Тут я подзахуел, скрывать не стану. Тон у него просительный. Ну, думаю, взлетел я над вами всеми, как стрела над сортиром. Это кем же надо стать, чтоб черта к тебе принесло на жизнь жаловаться?
— Да, блять, удивил, — говорю я. — О чем же ты говорить хочешь? И чего за это потребуешь?
— Мне, — говорит, — и того хватит, что ты мучишься, а после разговора нашего еще больше мучиться будешь. Потому что я-то живу согласно своей социальной роли, и твое мучение — мое удовольствие и, можно сказать, профессия. А вот ты без всякого результата, без исхода и смысла страдаешь.
— Чо это я так страдаю-то? — спрашиваю я, а сам под дурачка деревенского кошу.
— А то, что выкинут тебя за твою книгу из всего приличного общества. На работу никуда не возьмут. Только парковщиком или мойщиком окон — так туда еще пробиться надо.
— С чего бы? Ишь, засучил копытами, козел наглый! И перестань оттуда пальцем выковыривать, противно же.
— Ты, брат мой, друг дорогой, неполиткорректен, как говно на праздничном столе. Вечно ты ссышь против ветра. Тебе знаешь что все скажут? Что ты фашист, расист, сексист, гомофоб, ксенофоб и хер знает кто еще. Короче — тебя даже три раза повесить мало.
И вот тут мне, ребята, сталро смешно. Ну черт.
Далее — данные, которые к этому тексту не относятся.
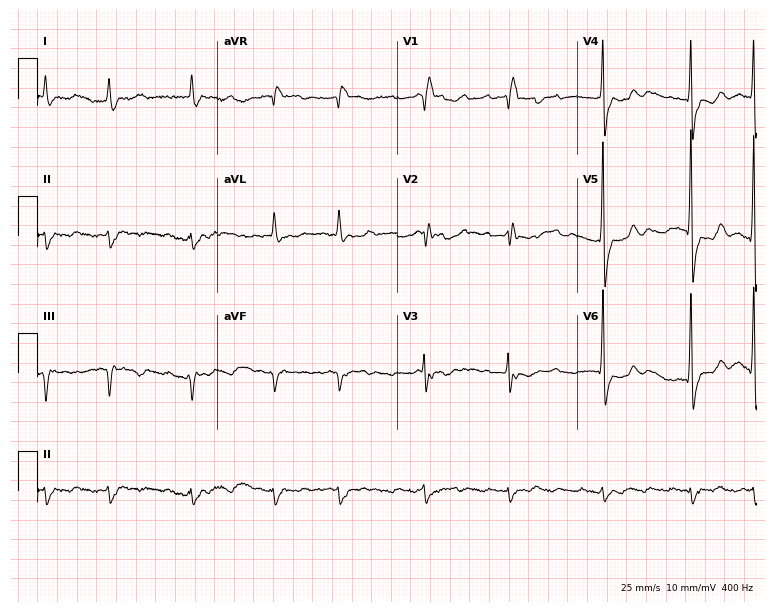
Resting 12-lead electrocardiogram. Patient: a man, 83 years old. None of these six findings is recorded: first-degree AV block, right bundle branch block, left bundle branch block, sinus bradycardia, atrial fibrillation, sinus tachycardia.
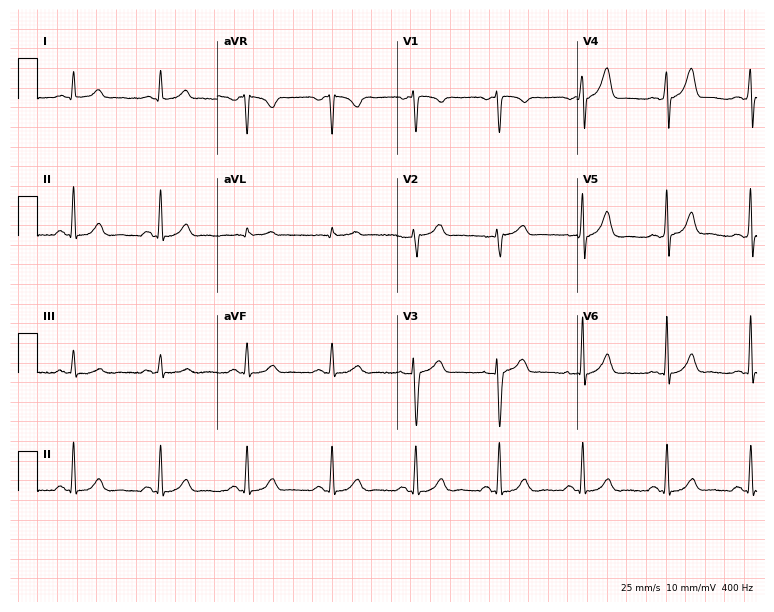
ECG (7.3-second recording at 400 Hz) — a 56-year-old man. Labelled as a normal ECG.
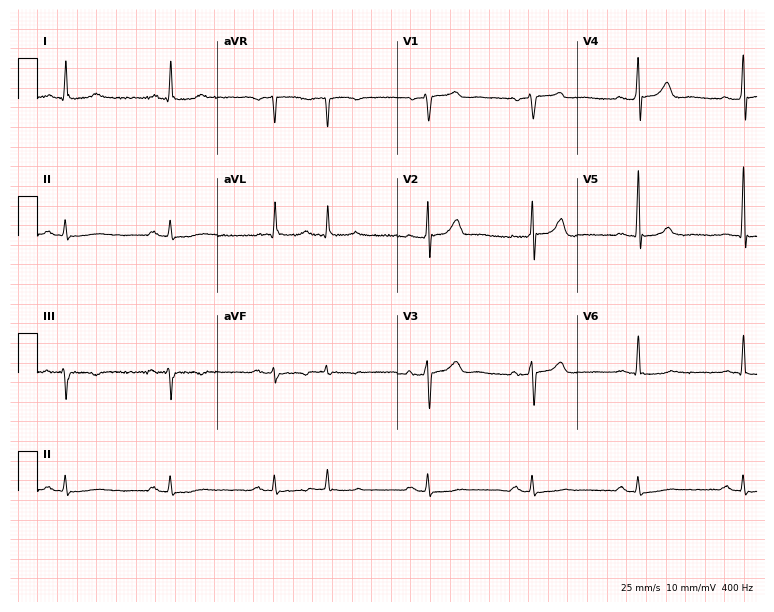
ECG — a male patient, 71 years old. Screened for six findings — first-degree AV block, right bundle branch block, left bundle branch block, sinus bradycardia, atrial fibrillation, sinus tachycardia — none is recorded. Findings outside these six are not listed.
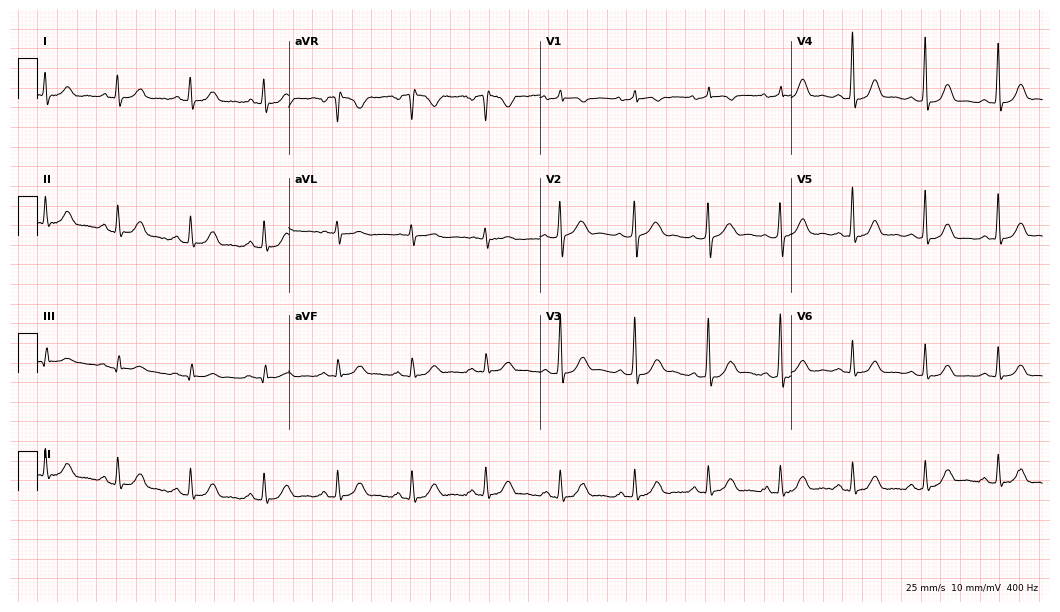
12-lead ECG from a 59-year-old woman. Recorded interpretation: within normal limits.
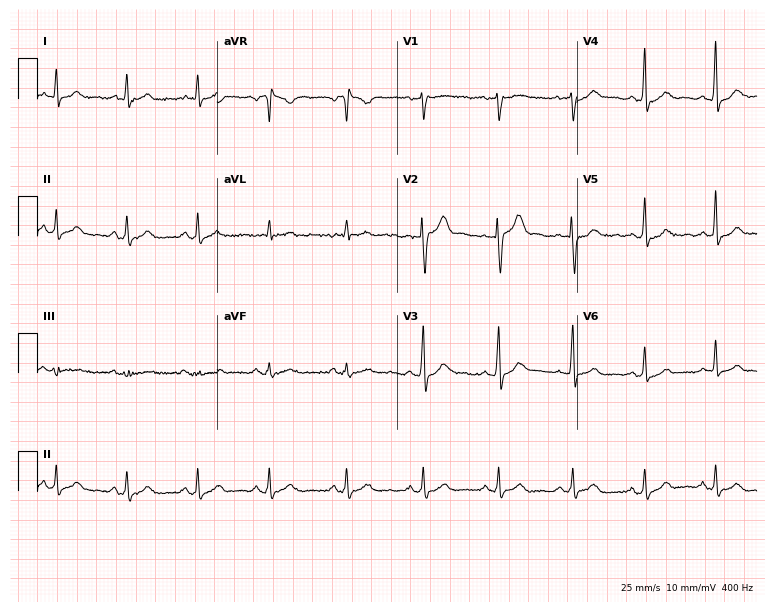
Resting 12-lead electrocardiogram. Patient: a male, 38 years old. None of these six findings is recorded: first-degree AV block, right bundle branch block (RBBB), left bundle branch block (LBBB), sinus bradycardia, atrial fibrillation (AF), sinus tachycardia.
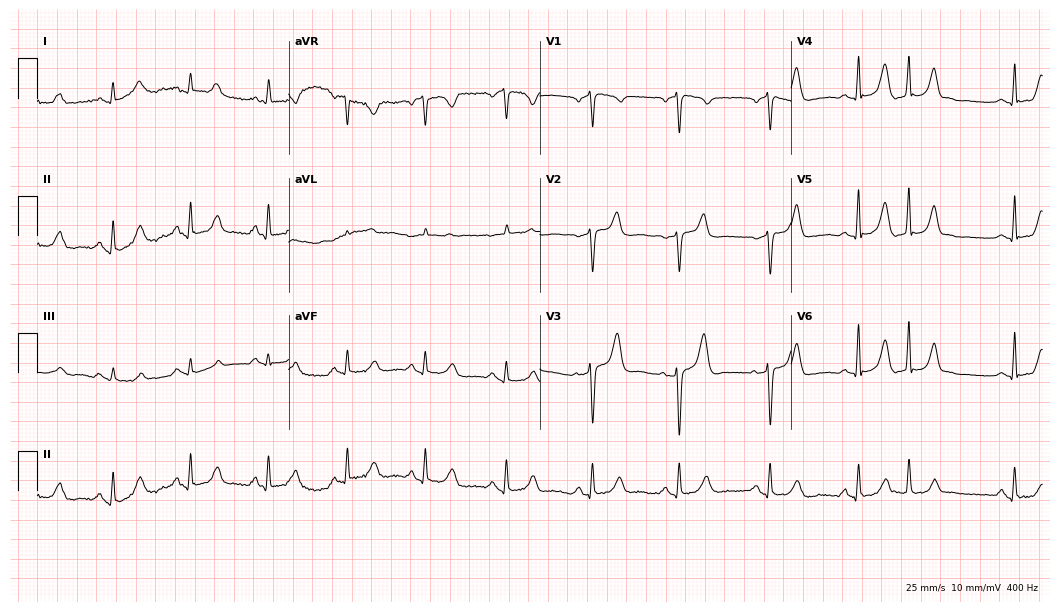
ECG — a 65-year-old female patient. Screened for six findings — first-degree AV block, right bundle branch block (RBBB), left bundle branch block (LBBB), sinus bradycardia, atrial fibrillation (AF), sinus tachycardia — none is recorded.
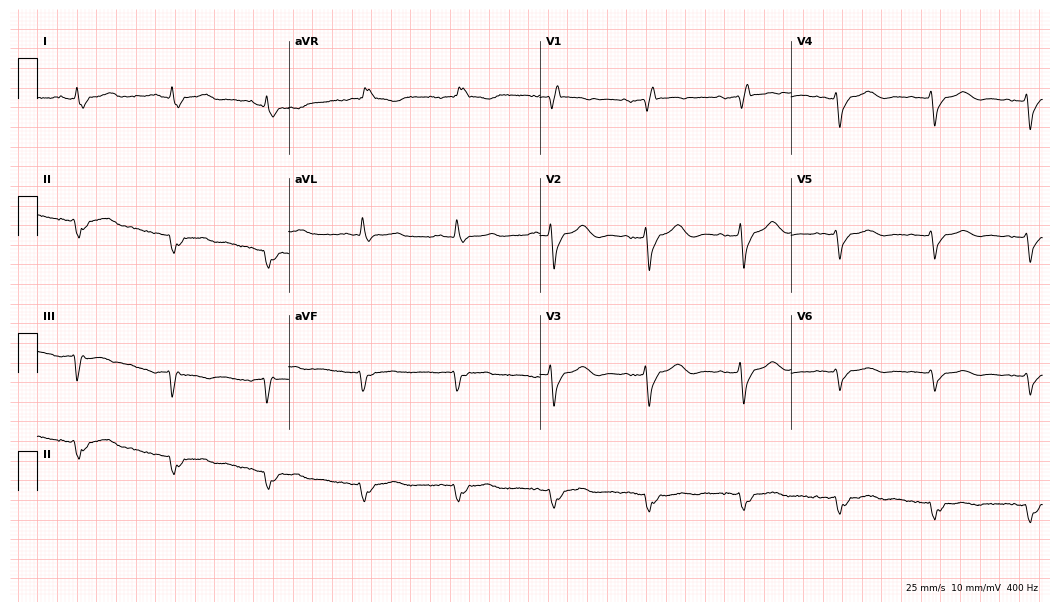
Resting 12-lead electrocardiogram. Patient: a female, 84 years old. The tracing shows right bundle branch block.
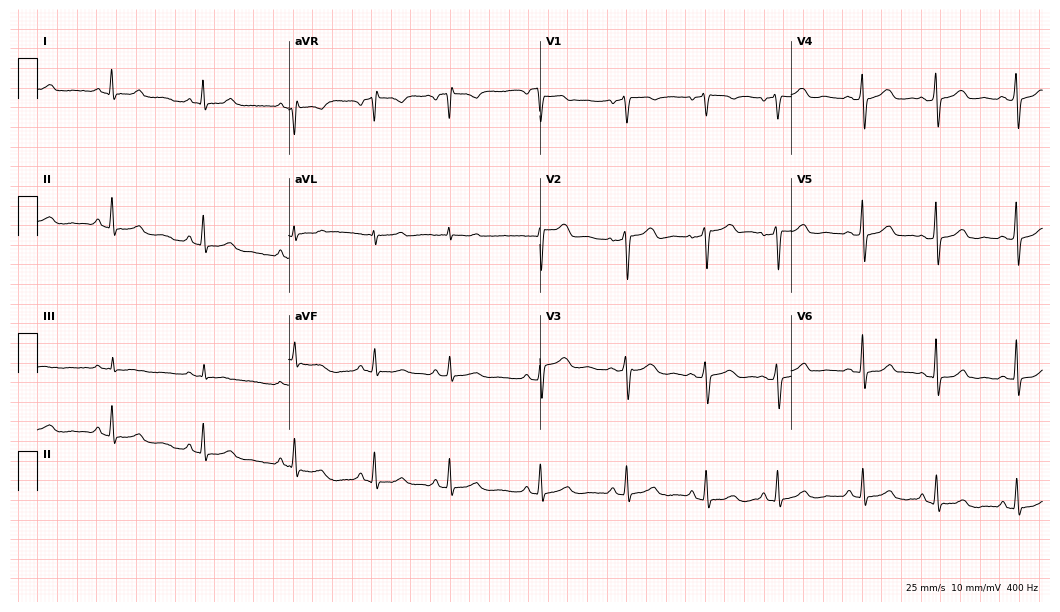
ECG — a female patient, 38 years old. Labelled as a normal ECG.
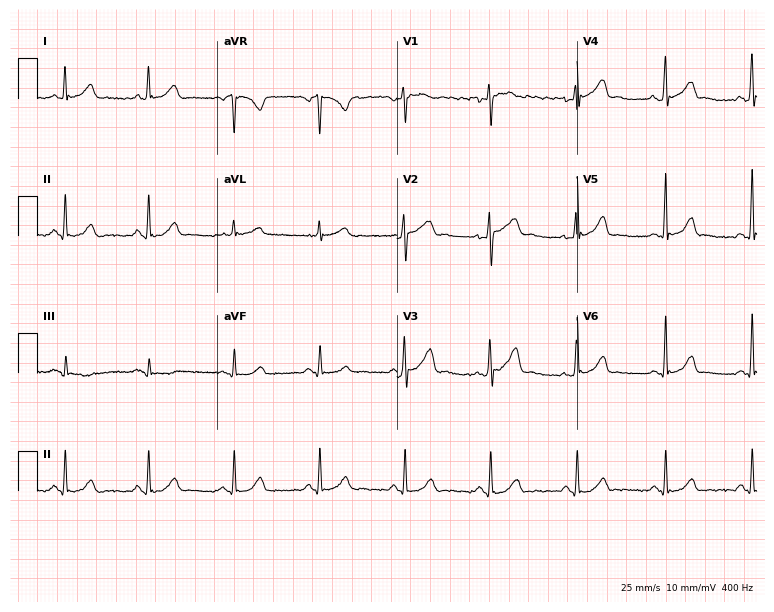
Electrocardiogram, a 45-year-old woman. Overall reading on record: normal ECG.
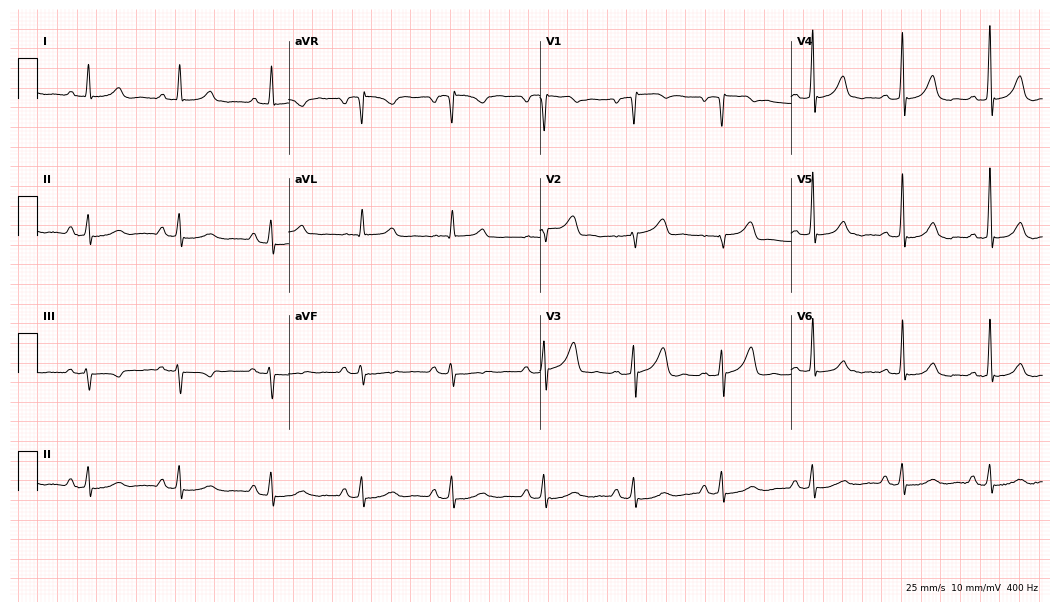
12-lead ECG from a 50-year-old female patient. Screened for six findings — first-degree AV block, right bundle branch block, left bundle branch block, sinus bradycardia, atrial fibrillation, sinus tachycardia — none is recorded. Only these six findings were labelled.
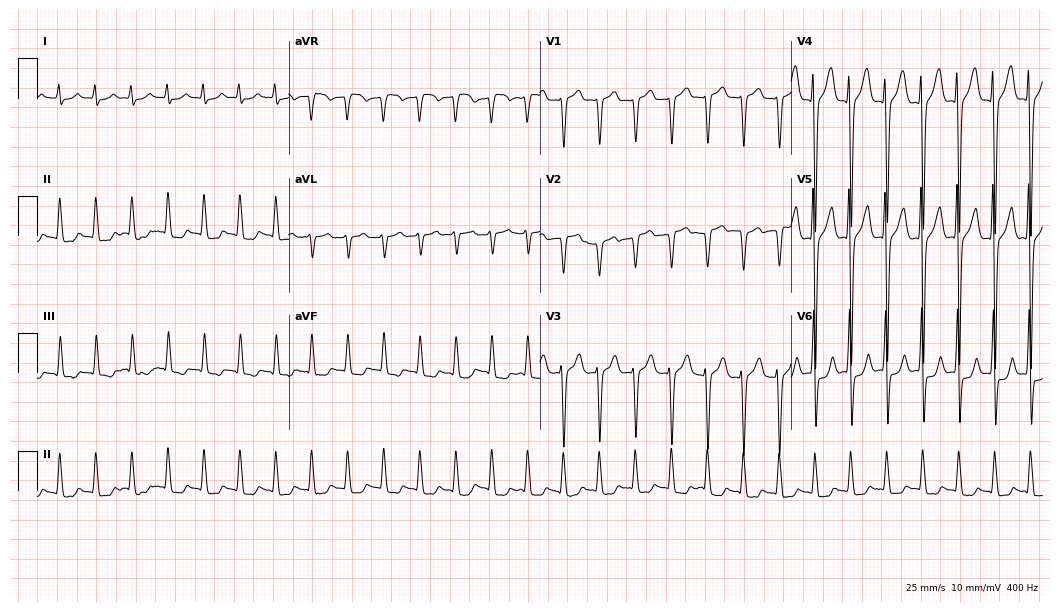
12-lead ECG from a man, 75 years old (10.2-second recording at 400 Hz). No first-degree AV block, right bundle branch block, left bundle branch block, sinus bradycardia, atrial fibrillation or sinus tachycardia recorded for this tracing.

Ну старый пидор рогатый… Кончилась прежняя жизнь! — навсегда кончилась! Нет больше приличного общества! а тем, которые себя им считают, я могу только на дверь нассать, а руки не подам. Рухнула ваша чудесная злоебучая цивилизация — пизда вдребезги, хуй пополам!
Так я ему и сказал:
— Сунь палец в жопу и заткнись. Никого не боялся Пол Баньян.
А он аж рогами зашевелил, аж шип змеиный издал, затряс бородой своей козлиной:
— Сожгут тебя на костре, развеют прах по ветру, а на Том Свете встречу я тебя у ворот и в костер суну на веки вечные! Понял, храбрец херов?
— С нетерпением буду ждать встречи. Тогда я наконец обломаю тебе рога, скупщик бракованных душ.
— Сообрази сам: да нет уже давно никакого смысла ни в какой литературе, ни в каких на хрен книгах, ни в каком твоем мудацком романе! Да ведь все равно никто уже ничего не читает и читать не будет! И романа твоего уродского никто не прочтет — да на хрен он кому нужен!
— Ты ошибаешься, рога с копытами тебе в зад. Есть смысл. Была Холодная война — был у нас враг. И мы — жили! Не стало врага: никто нас не напрягает против себя — и мы расслабились и распались, жирные, одрябшие, прекраснодушные и слабые кретины с розовыми слюнями и бредовыми идеями. Враг — это борьба, борьба — это жизнь. Вот о чем я пишу.
— Брось писать свою ебаную книгу, гад!! — рявкнул он.
И этот рев его адский наполнил меня напряженным до звона чувством, как ураган наполняет открытый дом. И чувство это называется гордость. Гордость наполнила меня, как водород наполняет взмывающий дирижабль. Грудь моя расправилась, плечи раздались, голова откинулась назад аристократически, как у графа пред королем, и руки мои налились силой нечеловеческой, вселенской силой: двумя пальцами сломаю сейчас шею Рогатой Погани.